1. Why AIDS makes a difference to WSH principles
Updated - Friday 17 November 2006
AIDS is not a water-related disease. HIV is not spread via contaminated water or poor hygiene. So why do we need a paper on the influence of HIV/AIDS on the water, sanitation and hygiene (WSH) sector?
The first answer to that question lies in the devastating impact of the HIV/AIDS epidemic on the staff and the customers of WSH service providers in the worst-hit countries. Five million extra people are infected with HIV every year and 6,000 lives are lost to AIDS-related diseases each day. The drain on human resources – including the productive time lost by those caring for sufferers – forces agencies to look anew at the sustainability of WSH systems that depend on skilled staff and paying customers to keep them operating.

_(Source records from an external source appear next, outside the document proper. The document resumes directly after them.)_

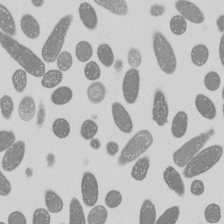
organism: E. coli
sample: Bacterial nucleoid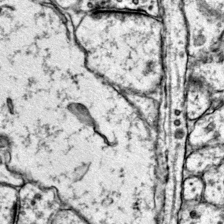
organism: Mouse
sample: Primary visual cortex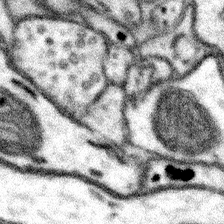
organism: Mouse
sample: Somatosensory cortex neuropil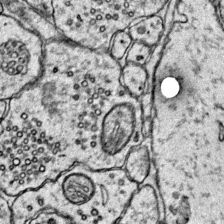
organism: Mouse
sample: Primary visual cortex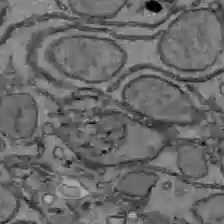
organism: C57BL Mouse
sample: Liver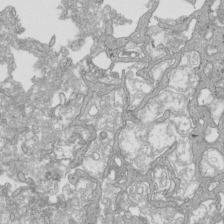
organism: Human
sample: Mitochondria in HCT116 cells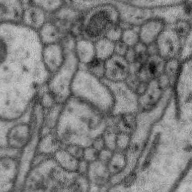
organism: Zebra finch
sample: Brain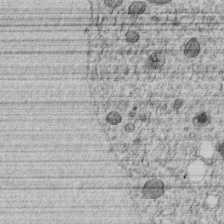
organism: C. elegans
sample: C. elegans embryo early stage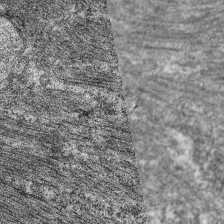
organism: C. elegans
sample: Pharynx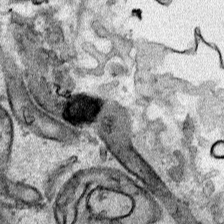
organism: Human
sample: Mitochondria in HCT116 cells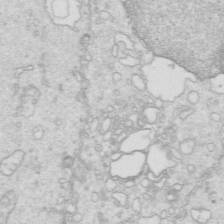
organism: Mouse
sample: Multiciliated cells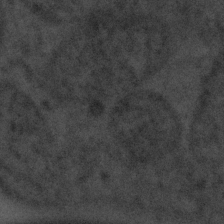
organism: Tuwongella immobilis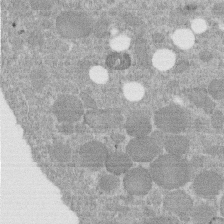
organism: C. elegans
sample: C. elegans embryo early stage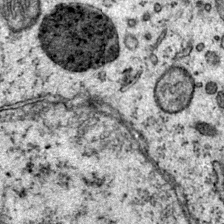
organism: Mouse
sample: Primary visual cortex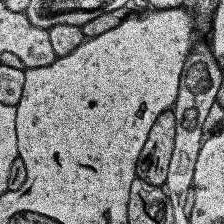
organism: Human
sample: Temporal Lobe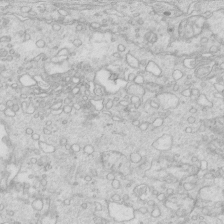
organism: Mouse
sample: Multiciliated cells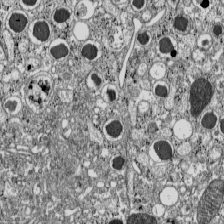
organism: C57BL Mouse
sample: Pancreatic islet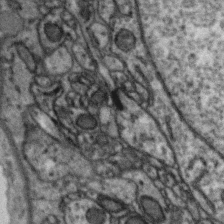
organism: Zebra finch
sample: Brain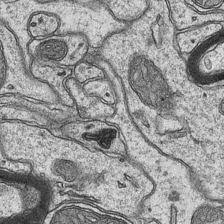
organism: Mouse
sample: CA1 Hippocampus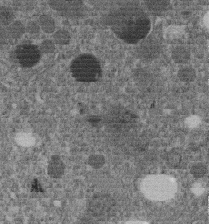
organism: C. elegans
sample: C. elegans embryo early stage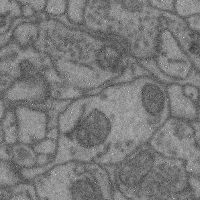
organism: Mouse
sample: Cerebral cortex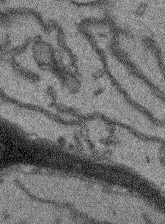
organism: Arabidopsis thaliana
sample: Root tip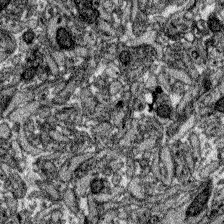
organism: Zebrafish
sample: Larval olfactory bulb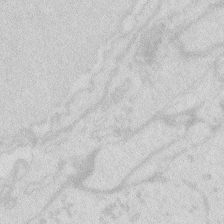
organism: Zebrafish
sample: Macrophage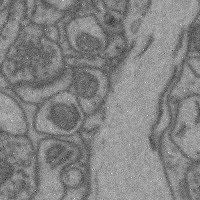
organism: Mouse
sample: Cerebral cortex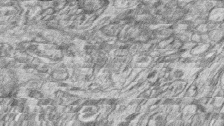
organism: Zebrafish
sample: synaptic ribbons in rod cells and cone cells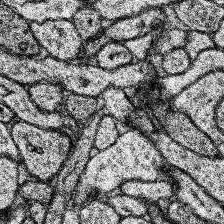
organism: Human
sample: Temporal Lobe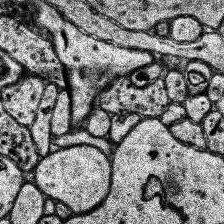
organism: Human
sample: Temporal Lobe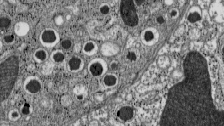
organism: C57BL Mouse
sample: Pancreatic islet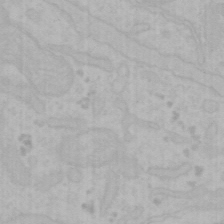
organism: Mouse
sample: Choroid plexus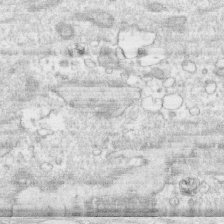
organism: Human
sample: CRL-1474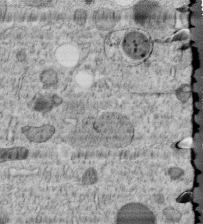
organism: C. elegans
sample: C. elegans embryo early stage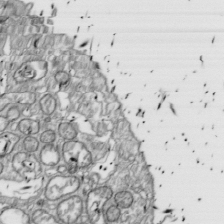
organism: Drosophila
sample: Cell division; meiosis; drosophila spermatocytes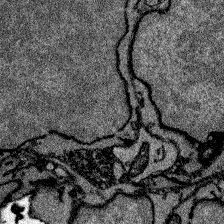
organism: Zebrafish
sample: Larval olfactory bulb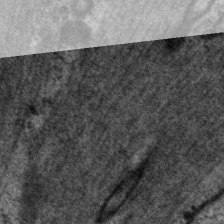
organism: P. pacificus
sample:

The second reason that this paper is pertinent relates to the changing demands for WSH services brought about by the effects of HIV/AIDS on households and communities. As more and more adult men and women succumb to the debilitating effects of the disease, the tasks of caring, water-carrying, laundry and cleaning pass to the old and the young. Old people and children, and their sick relatives, cannot cope with long treks with heavy water containers, or with handpumps that demand physical stature and strength, or with a lack of toilet facilities that forces them to seek privacy in remote places when they need to relieve themselves. Increasingly too, care by family members has to be supplemented by a core of caregivers and volunteers, for whom hygiene education is vitally important. Service providers need to rethink their approaches and the technologies that are deemed appropriate for societies where HIV/AIDS is already a major factor – and for those that may come into that category in the foreseeable future.
Thirdly, improved WSH services can and do have a crucial role to play in slowing the progression of HIV and in reducing the number of AIDS-related deaths. AIDS kills by drastically reducing the sufferer’s immunity to common diseases. Death comes when the patient succumbs to one or other of these “opportunistic” diseases. Among the most common opportunistic diseases are diarrhoea and skin diseases. Safe water supplies and good hygiene practices are the main weapons in preventing infections and reducing the spread of diarrhoea and skin diseases. They thereby enable HIV-infected people to stay healthy longer and help those with AIDS to be protected against infection. A simplistic example is that HIV/AIDS patients must have clean water to take their medication. More complex arguments surround the use of formula feeds as an alternative to breast-feeding of babies and infants. One of the many tragic statistics in the AIDS story is that an HIV-positive mother has a one-in-three chance of passing the virus to her baby through breast milk. For some, that means favouring powdered milk rather than breastfeeding. Where that approach is adopted, it is essential that the milk is prepared with clean water and handled hygienically.
The battle against AIDS is multi-disciplinary and the WSH sector is a very important actor. To play its full part, the sector needs to take a fresh look at some of its operating principles and adapt them to the demographic, social and economic changes forced by HIV/AIDS. The agriculture and transport sectors are ahead of the water sector in adopting new approaches. That needs to change, and it is the aim of this TOP to point practitioners to sources of knowledge and examples that will help speed appropriate reforms.